*WHAT IS EXPECTED*.
Any images in the material are to be dropped while every line is retyped exactly.

*INPUT DATA*.
· · · ·
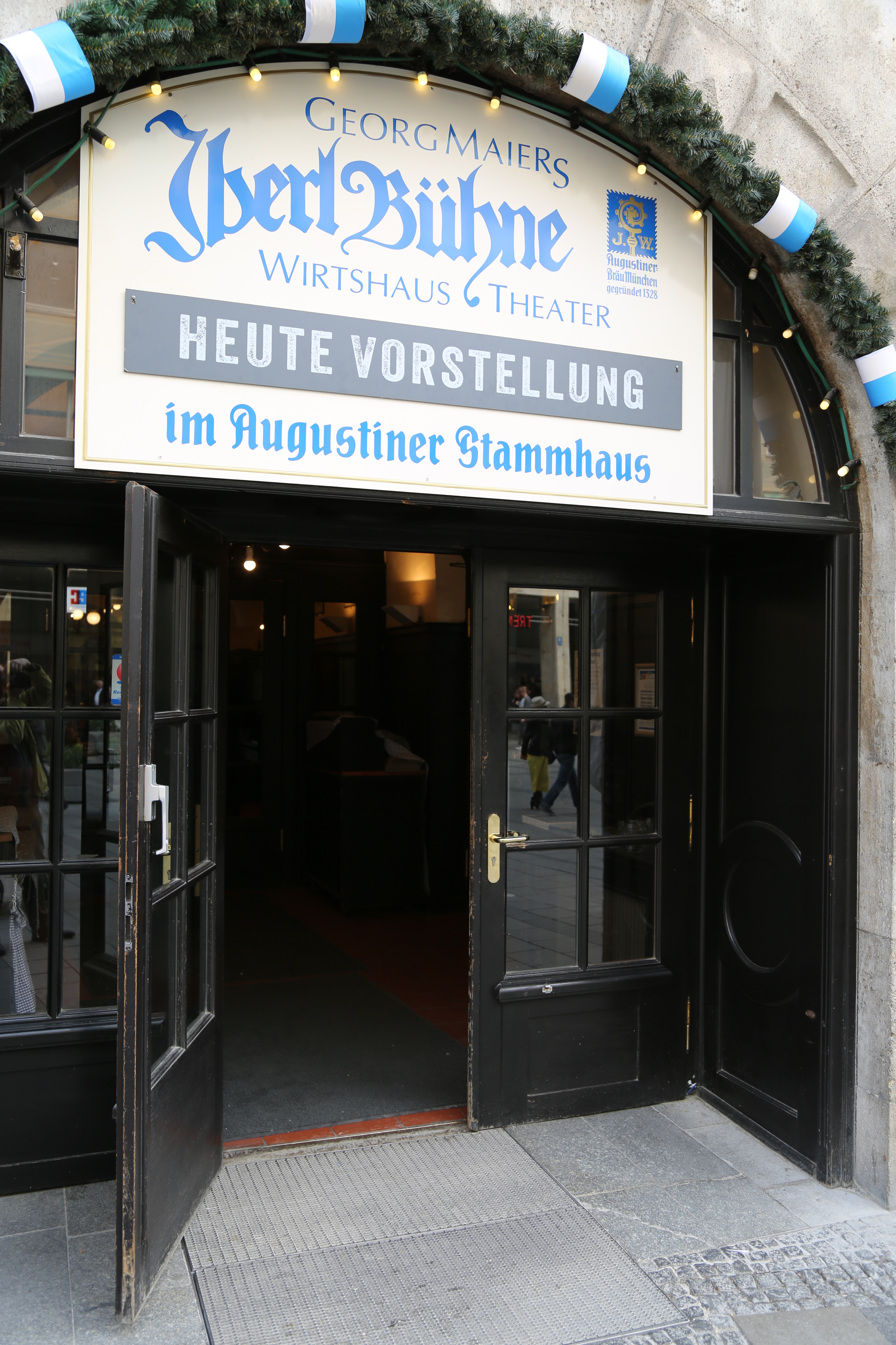 Augustiner-Stammhaus in der Münchner Neuhauser Straße. Eingang zum Theater der Iberl-Bühne
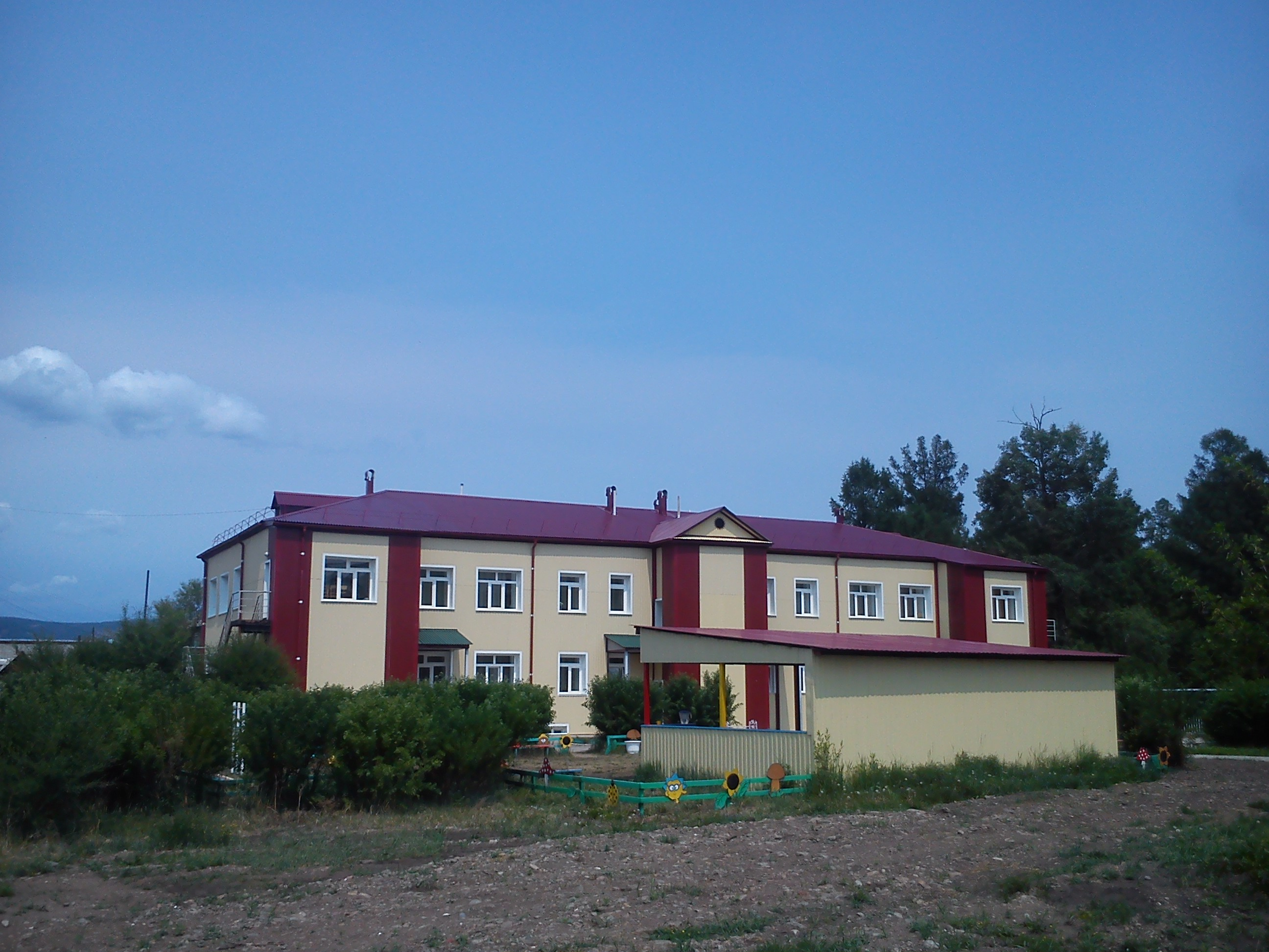 Детский сад №2 "Чебурашка", Закаменск.
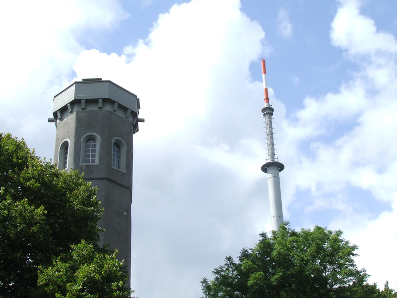 Ludwigsturm (links) auf dem Donnersberg im Hintergrund (rechts) der Sender Donnersberg
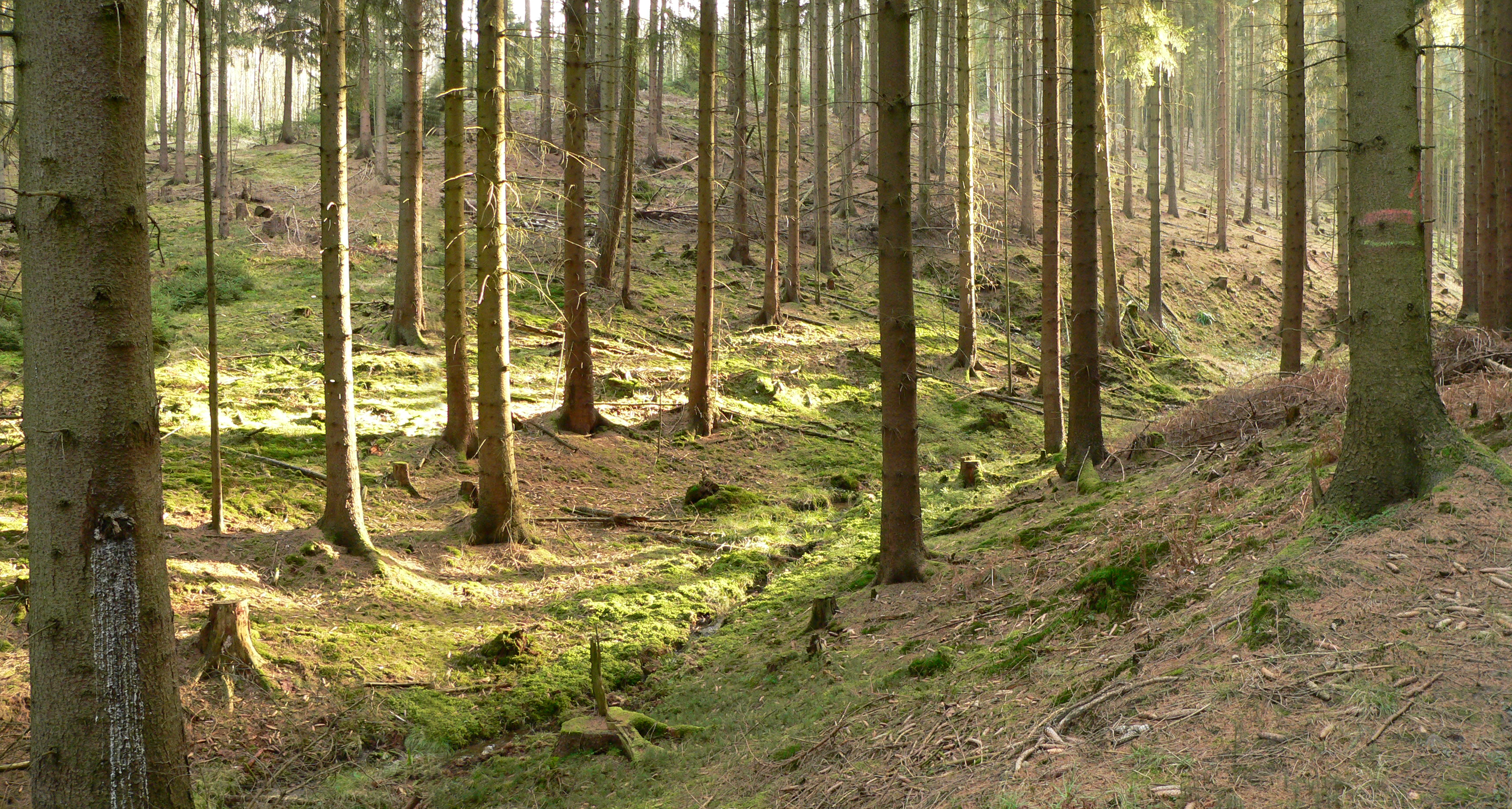 Fichtenforst in einem Bachtal im Schecken, in Niedersachsen, Norddeutschland
· · · ·
*EXPECTED OUTPUT*.
 Augustiner-Stammhaus in der Münchner Neuhauser Straße. Eingang zum Theater der Iberl-Bühne
 Детский сад №2 "Чебурашка", Закаменск.
 Ludwigsturm (links) auf dem Donnersberg im Hintergrund (rechts) der Sender Donnersberg
 Fichtenforst in einem Bachtal im Schecken, in Niedersachsen, Norddeutschland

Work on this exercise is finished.